Jaffrey estimated that around 27% to 29% of the banking business, mainly lending and trade finance, done out of the DIFC is booked by Chinese banks, and a slightly lower 25-27% is booked by Indian banks in the centre.

Chinese expansion

Currently the top four Chinese state banks operate from the DIFC, and Jaffrey said a fifth bank was expected to be established shortly.

“What the Chinese banks did was make a conscious decision to support their state enterprises and their corporates into this region (the Middle East and Africa) and they picked the DIFC as the hub and launching pad for that,” he said.

The type of business coming from China was also changing, he added.

“We’re seeing the tier two banks, and that’s not a value judgement, that’s just a size label, are also now looking for markets outside of China.  So we’re seeing interest from them.

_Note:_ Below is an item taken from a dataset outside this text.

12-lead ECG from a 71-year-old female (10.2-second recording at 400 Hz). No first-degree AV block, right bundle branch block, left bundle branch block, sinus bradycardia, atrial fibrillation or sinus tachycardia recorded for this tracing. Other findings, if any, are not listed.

“Number two, we’re seeing the same pattern for insurance companies following, so wherever you have finance, you almost by default need insurance.

“And the third piece, which is really interesting also is, and this is literally a few months old, the securities companies themselves are now starting to look at the region. We have had enquiries from Chinese securities firms looking for Middle Eastern capital for Chinese infrastructure projects and other such projects,” he said.

Rivalry boost

Asked about the growth of rival financial centres in the region which now includes Abu Dhabi, Qatar and more recently the possibility of Riyadh in Saudi Arabia, Jaffrey said that given the growth in the region, “we are of the belief that rising tide helps everybody”.

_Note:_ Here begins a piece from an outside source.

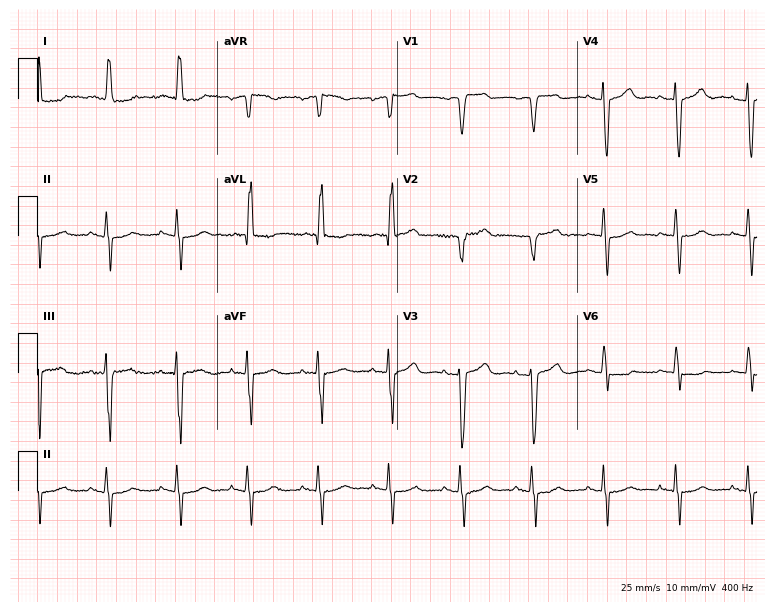
Resting 12-lead electrocardiogram (7.3-second recording at 400 Hz). Patient: a 68-year-old female. None of these six findings is recorded: first-degree AV block, right bundle branch block, left bundle branch block, sinus bradycardia, atrial fibrillation, sinus tachycardia. Only these six findings were labelled.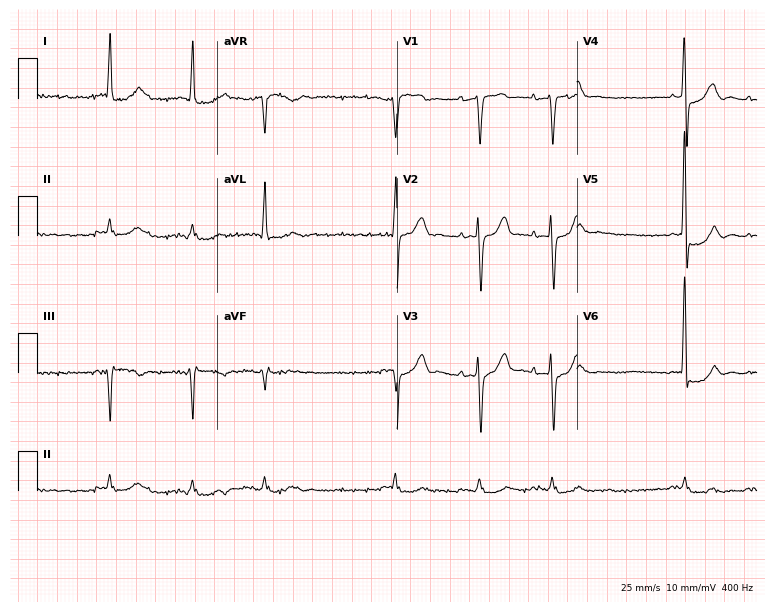
Electrocardiogram, an 84-year-old man. Of the six screened findings (first-degree AV block, right bundle branch block (RBBB), left bundle branch block (LBBB), sinus bradycardia, atrial fibrillation (AF), sinus tachycardia), none is recorded. Other findings, if any, are not listed.

“The one thing that has been leveled against this region for years has been scale, that we don’t have enough scale when it comes to capital flows, population and clients. Financial centres are designed to generate business, which is good for scale so, big picture, I think we welcome any activity that does that.”  

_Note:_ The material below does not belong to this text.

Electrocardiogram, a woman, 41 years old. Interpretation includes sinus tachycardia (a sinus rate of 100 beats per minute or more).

The recent announcements about the modernisation plans for the Saudi Arabian economy were particularly exciting, Jaffrey said.

“I’ve done a lot of business in Riyadh and I can’t remember being as excited about the future, knowing full well that there are lots of challenges ahead.”

“I think the stakes are really high but Saudi is a massive market and, again, at the DIFC in Dubai, we all believe that more trade, more private business, privatisations, more capital flows, inward, outbound, this is good for everybody.

"So we recognise that execution is always a challenge for anybody doing it, but I’m very bullish about it."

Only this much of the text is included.